What is emotional telepathy? It sounds like a supernatural explanation.

Anyway, poor word choice by me. "Supernatural" is a term with fundamental problems of definition.

Can you provided an explanation that makes use of phenomena that can be reliably verified by scientific methods? Let's apply Occam's Razor here.
 
Materialists play word games when some one asks them what their precious matter is, of what is this pantomime of life constituted?

Perhaps they can explain where this pantomime is, perhaps it is a universe in a jar. Maybe everything is in jars, jars within jars.

Or when, did it pop into existence at some point in the past or was it eternally present?

Is it a word game to observe that materialism is adrift in a void, with no rhyme or reason?
It is all word games on all sides.

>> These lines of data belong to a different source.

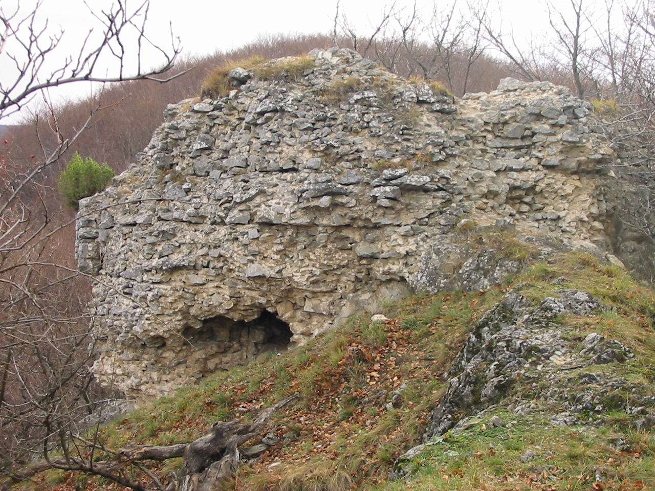 Éleskővár egyetlen megmaradt bástyájának romja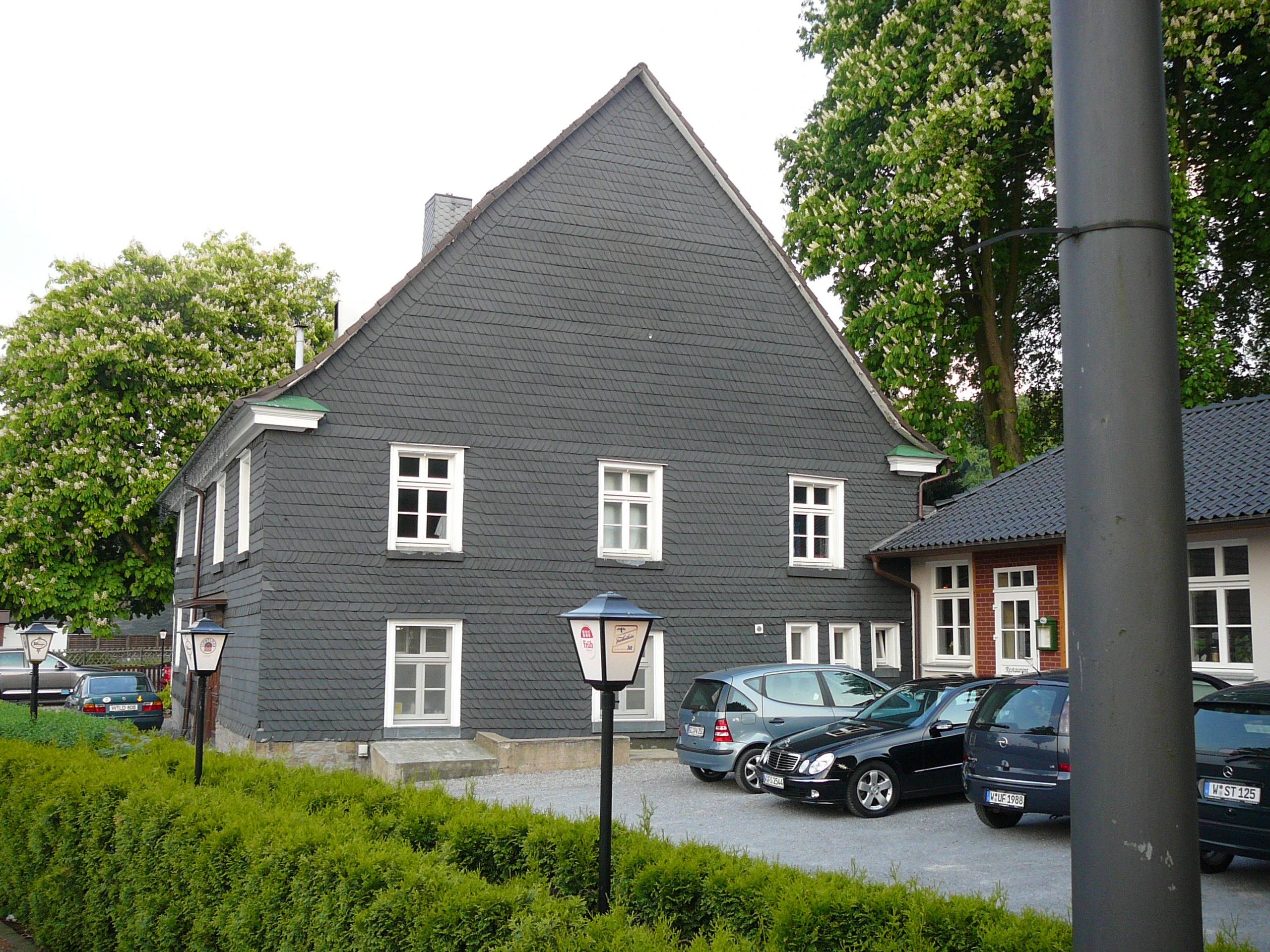 Schwelmer Straße, Wuppertal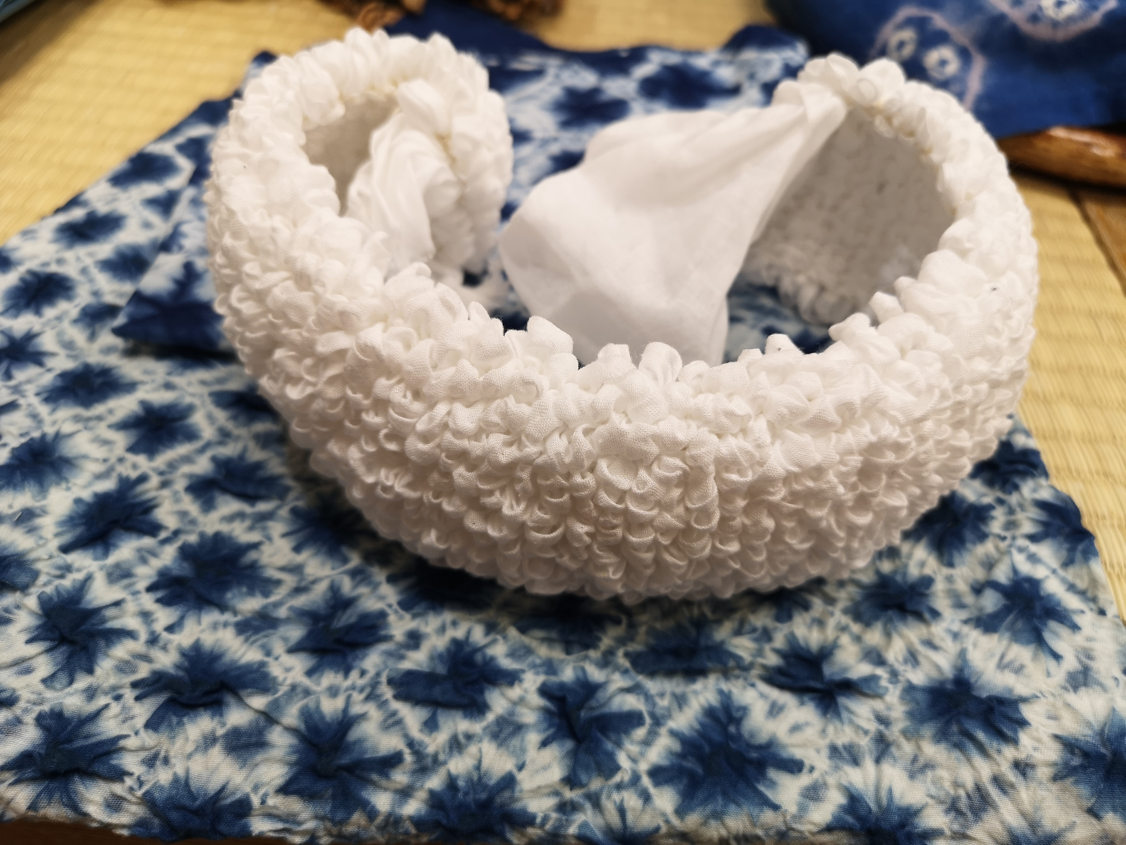 有松絞りの「三浦絞」のくくった布と、染色後の完成品。

But some word games are better than others.

And which metaphysic is not adrift in a void with no rhyme or reason? We are all in the same boat in that respect.
 
It is all word games on all sides. But some word games are better than others.

And which metaphysic is not adrift in a void with no rhyme or reason? We are all in the same boat in that respect.

Yes indeed, the owl and the pussycat.

Which side of the debate is the owl and which the pussycat, I wonder.

This is why as far as I am concerned the mind is not the means by which to know reality. Only the interpretive tool with which to contemplate it.